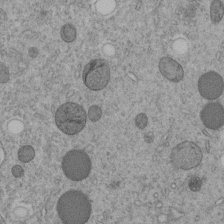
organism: C. elegans
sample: C. elegans embryo early stage
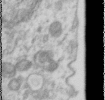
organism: Human
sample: Cilia; basal body in RPE cells
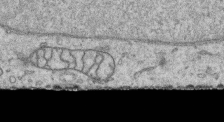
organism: Human
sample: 1205lu cells
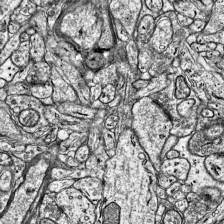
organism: Mouse
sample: Visual Cortex
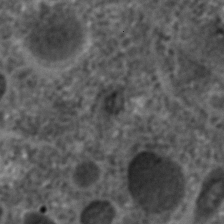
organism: C. elegans
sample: C. elegans embryo
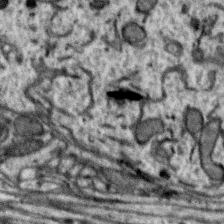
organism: Zebra finch
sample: Brain
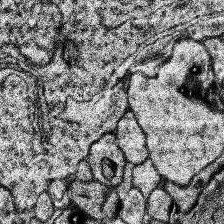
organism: Human
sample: Temporal Lobe
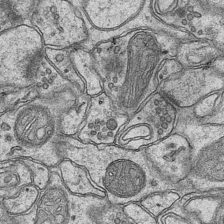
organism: Mouse
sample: CA1 Hippocampus
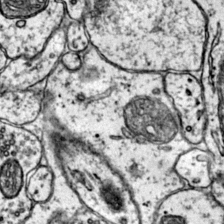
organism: Mouse
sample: Primary visual cortex
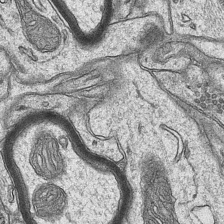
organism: Mouse
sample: CA1 Hippocampus
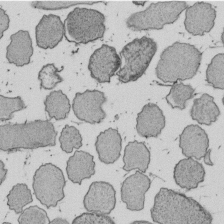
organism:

▶ **Work item**: Go through the records and count the lines that include the string "sample"; state that number alone.

▶ **Result of this exercise**: 10